Collection entries
- - -
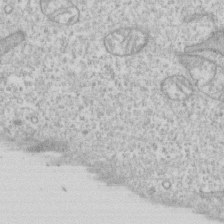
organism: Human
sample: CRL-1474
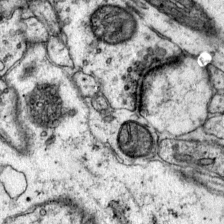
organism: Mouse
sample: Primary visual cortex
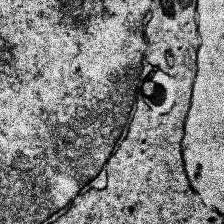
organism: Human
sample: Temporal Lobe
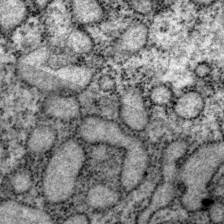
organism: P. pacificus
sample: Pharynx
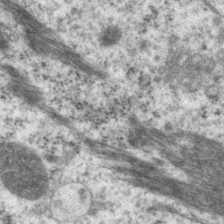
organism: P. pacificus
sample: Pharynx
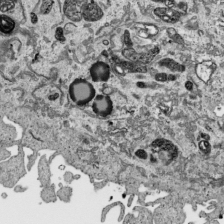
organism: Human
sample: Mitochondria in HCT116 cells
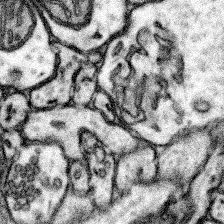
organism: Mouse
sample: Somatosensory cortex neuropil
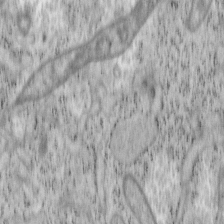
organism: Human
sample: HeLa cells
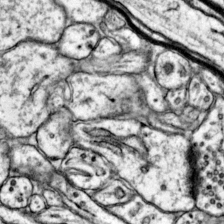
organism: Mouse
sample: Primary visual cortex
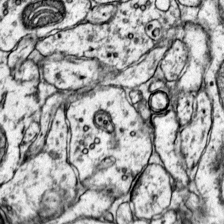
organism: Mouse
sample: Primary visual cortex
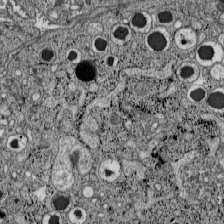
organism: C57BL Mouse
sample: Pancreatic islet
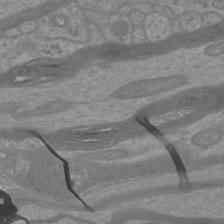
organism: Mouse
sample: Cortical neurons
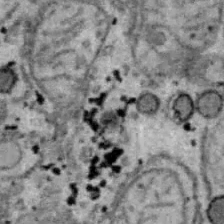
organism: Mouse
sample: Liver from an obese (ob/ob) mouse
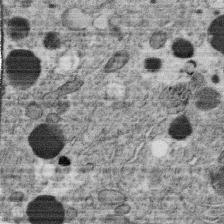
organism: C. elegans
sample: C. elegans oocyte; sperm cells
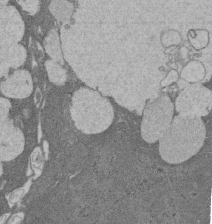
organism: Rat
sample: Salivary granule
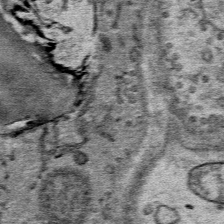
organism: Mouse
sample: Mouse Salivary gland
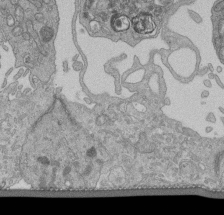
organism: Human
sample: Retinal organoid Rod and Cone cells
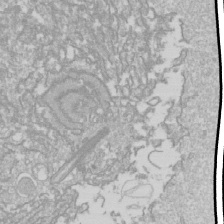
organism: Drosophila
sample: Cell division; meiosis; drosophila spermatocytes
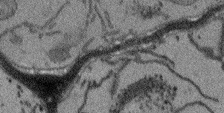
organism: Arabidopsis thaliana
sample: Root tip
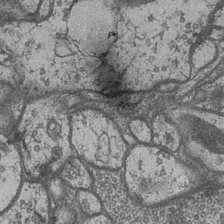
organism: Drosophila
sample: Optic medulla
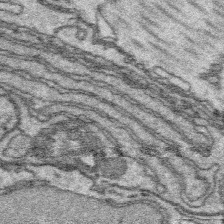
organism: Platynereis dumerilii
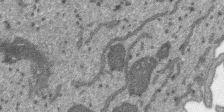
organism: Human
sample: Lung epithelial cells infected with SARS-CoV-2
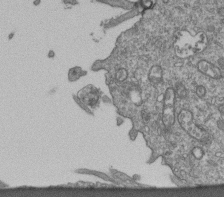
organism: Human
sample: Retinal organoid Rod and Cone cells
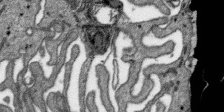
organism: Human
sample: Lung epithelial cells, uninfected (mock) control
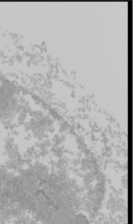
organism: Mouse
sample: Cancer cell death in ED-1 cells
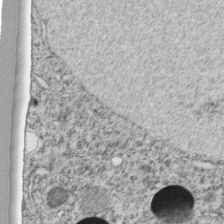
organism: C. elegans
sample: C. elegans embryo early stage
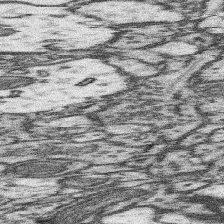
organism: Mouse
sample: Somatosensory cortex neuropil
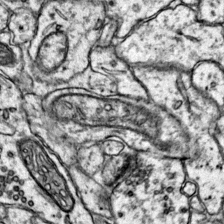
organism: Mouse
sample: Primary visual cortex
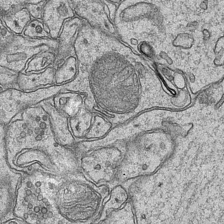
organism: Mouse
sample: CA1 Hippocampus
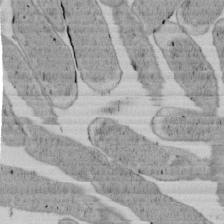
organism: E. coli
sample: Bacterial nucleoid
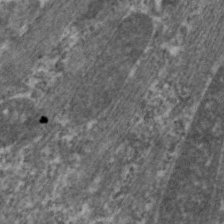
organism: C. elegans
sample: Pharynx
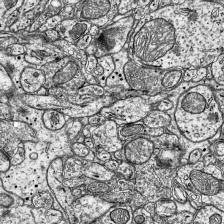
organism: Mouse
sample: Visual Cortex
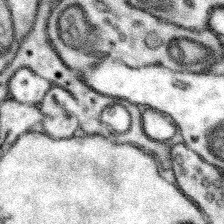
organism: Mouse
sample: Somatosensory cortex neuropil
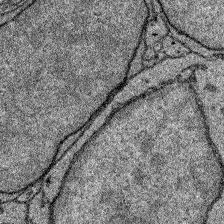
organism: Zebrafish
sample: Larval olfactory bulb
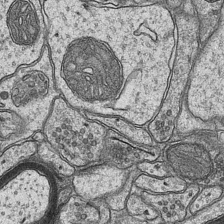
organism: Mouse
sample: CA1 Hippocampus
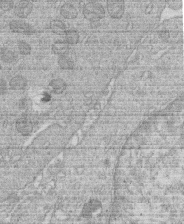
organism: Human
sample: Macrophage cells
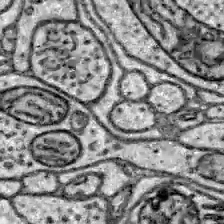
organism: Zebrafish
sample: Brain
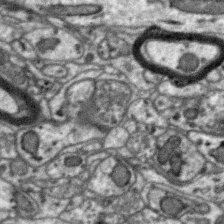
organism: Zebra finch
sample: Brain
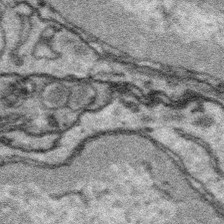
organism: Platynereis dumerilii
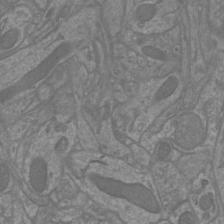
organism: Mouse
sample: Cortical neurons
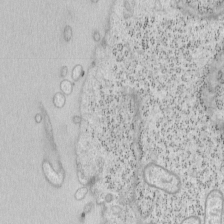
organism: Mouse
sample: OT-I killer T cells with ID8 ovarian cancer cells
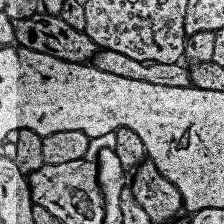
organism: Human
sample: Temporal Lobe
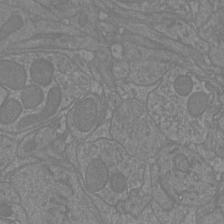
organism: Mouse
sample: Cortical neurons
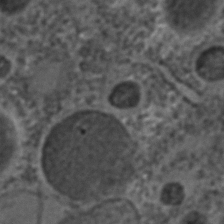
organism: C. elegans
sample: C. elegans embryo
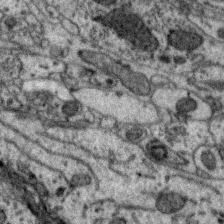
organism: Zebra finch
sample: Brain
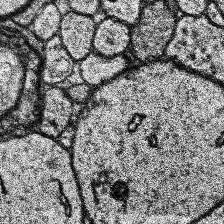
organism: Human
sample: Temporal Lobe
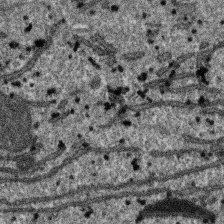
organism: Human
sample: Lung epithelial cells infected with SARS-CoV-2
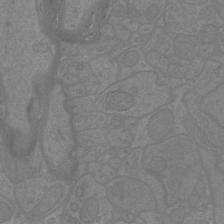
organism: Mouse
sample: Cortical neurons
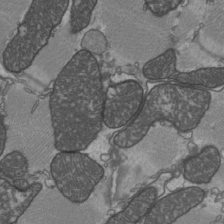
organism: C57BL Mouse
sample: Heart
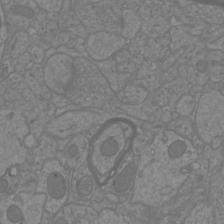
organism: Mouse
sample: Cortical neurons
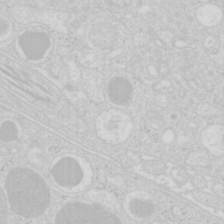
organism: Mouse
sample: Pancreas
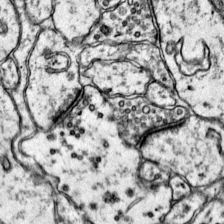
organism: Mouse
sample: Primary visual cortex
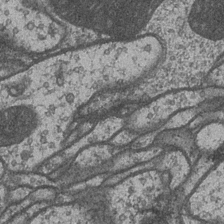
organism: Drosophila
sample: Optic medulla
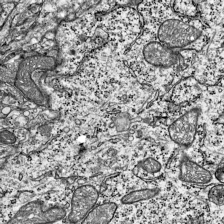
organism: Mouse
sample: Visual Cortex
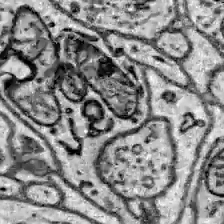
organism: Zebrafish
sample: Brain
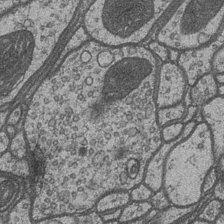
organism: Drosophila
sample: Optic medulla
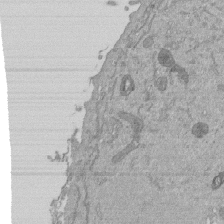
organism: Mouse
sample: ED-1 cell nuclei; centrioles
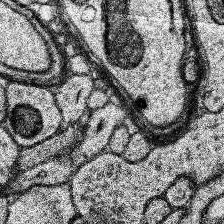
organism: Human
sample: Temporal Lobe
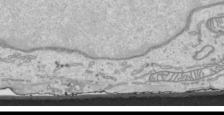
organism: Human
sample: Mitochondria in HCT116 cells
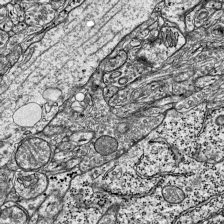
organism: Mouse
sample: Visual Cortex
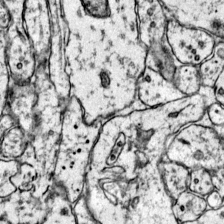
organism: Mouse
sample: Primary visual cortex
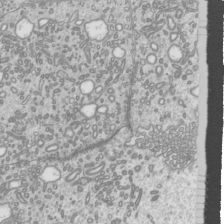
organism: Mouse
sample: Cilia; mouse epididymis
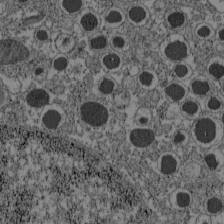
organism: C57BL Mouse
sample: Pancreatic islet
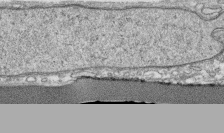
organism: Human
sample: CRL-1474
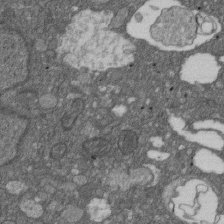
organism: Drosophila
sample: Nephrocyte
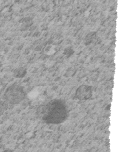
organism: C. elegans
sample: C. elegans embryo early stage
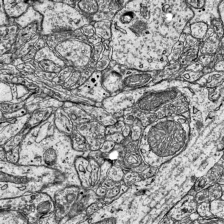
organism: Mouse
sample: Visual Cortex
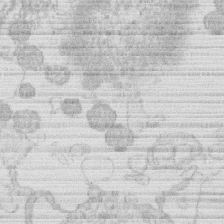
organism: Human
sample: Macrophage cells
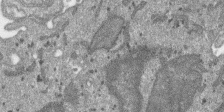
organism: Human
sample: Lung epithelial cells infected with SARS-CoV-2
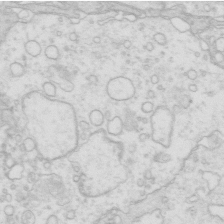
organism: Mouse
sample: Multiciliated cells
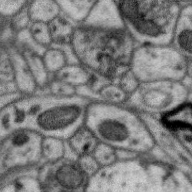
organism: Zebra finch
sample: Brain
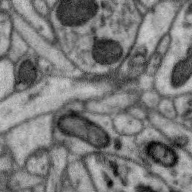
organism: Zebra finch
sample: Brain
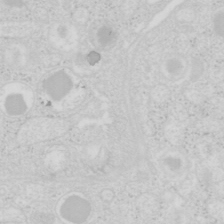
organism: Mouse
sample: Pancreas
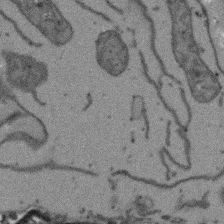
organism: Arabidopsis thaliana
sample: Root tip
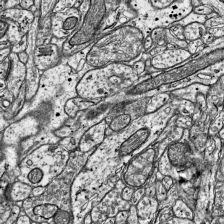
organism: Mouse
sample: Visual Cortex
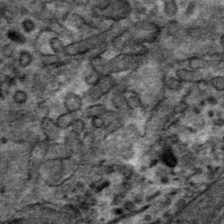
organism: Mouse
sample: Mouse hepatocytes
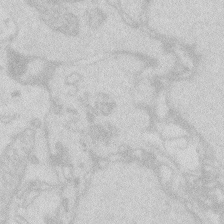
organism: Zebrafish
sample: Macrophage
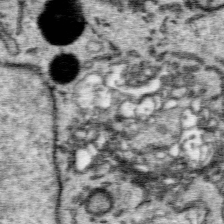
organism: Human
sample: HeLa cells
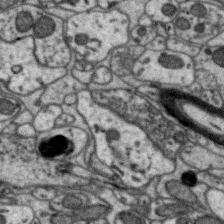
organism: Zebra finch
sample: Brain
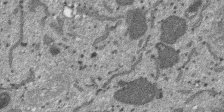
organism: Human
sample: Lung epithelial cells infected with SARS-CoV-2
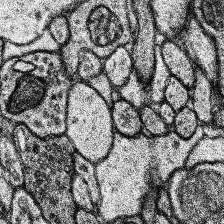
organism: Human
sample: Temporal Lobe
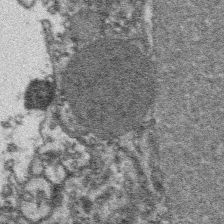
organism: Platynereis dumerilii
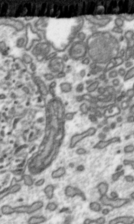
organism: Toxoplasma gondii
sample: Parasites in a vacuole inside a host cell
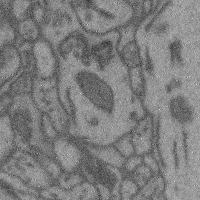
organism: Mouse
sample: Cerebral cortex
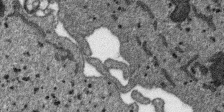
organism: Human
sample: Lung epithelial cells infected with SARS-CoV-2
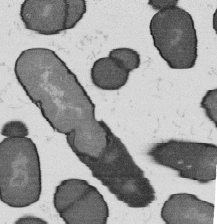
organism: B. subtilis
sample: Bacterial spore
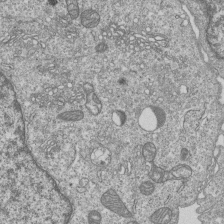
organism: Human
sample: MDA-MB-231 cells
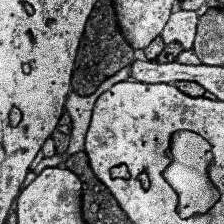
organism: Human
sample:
- - -
TASK PROMPT: Please repeat all of the data exactly as it stands, leaving the pictures out.

OUTPUT BELOW:
organism: Human
sample: CRL-1474
organism: Mouse
sample: Primary visual cortex
organism: Human
sample: Temporal Lobe
organism: P. pacificus
sample: Pharynx
organism: P. pacificus
sample: Pharynx
organism: Human
sample: Mitochondria in HCT116 cells
organism: Mouse
sample: Somatosensory cortex neuropil
organism: Human
sample: HeLa cells
organism: Mouse
sample: Primary visual cortex
organism: Mouse
sample: Primary visual cortex
organism: C57BL Mouse
sample: Pancreatic islet
organism: Mouse
sample: Cortical neurons
organism: Mouse
sample: Liver from an obese (ob/ob) mouse
organism: C. elegans
sample: C. elegans oocyte; sperm cells
organism: Rat
sample: Salivary granule
organism: Mouse
sample: Mouse Salivary gland
organism: Human
sample: Retinal organoid Rod and Cone cells
organism: Drosophila
sample: Cell division; meiosis; drosophila spermatocytes
organism: Arabidopsis thaliana
sample: Root tip
organism: Drosophila
sample: Optic medulla
organism: Platynereis dumerilii
organism: Human
sample: Lung epithelial cells infected with SARS-CoV-2
organism: Human
sample: Retinal organoid Rod and Cone cells
organism: Human
sample: Lung epithelial cells, uninfected (mock) control
organism: Mouse
sample: Cancer cell death in ED-1 cells
organism: C. elegans
sample: C. elegans embryo early stage
organism: Mouse
sample: Somatosensory cortex neuropil
organism: Mouse
sample: Primary visual cortex
organism: Mouse
sample: CA1 Hippocampus
organism: E. coli
sample: Bacterial nucleoid
organism: C. elegans
sample: Pharynx
organism: Mouse
sample: Visual Cortex
organism: Mouse
sample: Somatosensory cortex neuropil
organism: Zebrafish
sample: Larval olfactory bulb
organism: Mouse
sample: CA1 Hippocampus
organism: Human
sample: Macrophage cells
organism: Zebrafish
sample: Brain
organism: Zebra finch
sample: Brain
organism: Platynereis dumerilii
organism: Mouse
sample: Cortical neurons
organism: Mouse
sample: OT-I killer T cells with ID8 ovarian cancer cells
organism: Human
sample: Temporal Lobe
organism: Mouse
sample: Cortical neurons
organism: C. elegans
sample: C. elegans embryo
organism: Zebra finch
sample: Brain
organism: Human
sample: Temporal Lobe
organism: Human
sample: Lung epithelial cells infected with SARS-CoV-2
organism: Mouse
sample: Cortical neurons
organism: C57BL Mouse
sample: Heart
organism: Mouse
sample: Cortical neurons
organism: Mouse
sample: Pancreas
organism: Mouse
sample: Primary visual cortex
organism: Drosophila
sample: Optic medulla
organism: Mouse
sample: Visual Cortex
organism: Zebrafish
sample: Brain
organism: Drosophila
sample: Optic medulla
organism: Mouse
sample: ED-1 cell nuclei; centrioles
organism: Human
sample: Temporal Lobe
organism: Human
sample: Mitochondria in HCT116 cells
organism: Mouse
sample: Visual Cortex
organism: Mouse
sample: Primary visual cortex
organism: Mouse
sample: Cilia; mouse epididymis
organism: C57BL Mouse
sample: Pancreatic islet
organism: Human
sample: CRL-1474
organism: Drosophila
sample: Nephrocyte
organism: C. elegans
sample: C. elegans embryo early stage
organism: Mouse
sample: Visual Cortex
organism: Human
sample: Macrophage cells
organism: Human
sample: Lung epithelial cells infected with SARS-CoV-2
organism: Mouse
sample: Multiciliated cells
organism: Zebra finch
sample: Brain
organism: Zebra finch
sample: Brain
organism: Mouse
sample: Pancreas
organism: Arabidopsis thaliana
sample: Root tip
organism: Mouse
sample: Visual Cortex
organism: Mouse
sample: Mouse hepatocytes
organism: Zebrafish
sample: Macrophage
organism: Human
sample: HeLa cells
organism: Zebra finch
sample: Brain
organism: Human
sample: Lung epithelial cells infected with SARS-CoV-2
organism: Human
sample: Temporal Lobe
organism: Platynereis dumerilii
organism: Toxoplasma gondii
sample: Parasites in a vacuole inside a host cell
organism: Mouse
sample: Cerebral cortex
organism: Human
sample: Lung epithelial cells infected with SARS-CoV-2
organism: B. subtilis
sample: Bacterial spore
organism: Human
sample: MDA-MB-231 cells
organism: Human
sample:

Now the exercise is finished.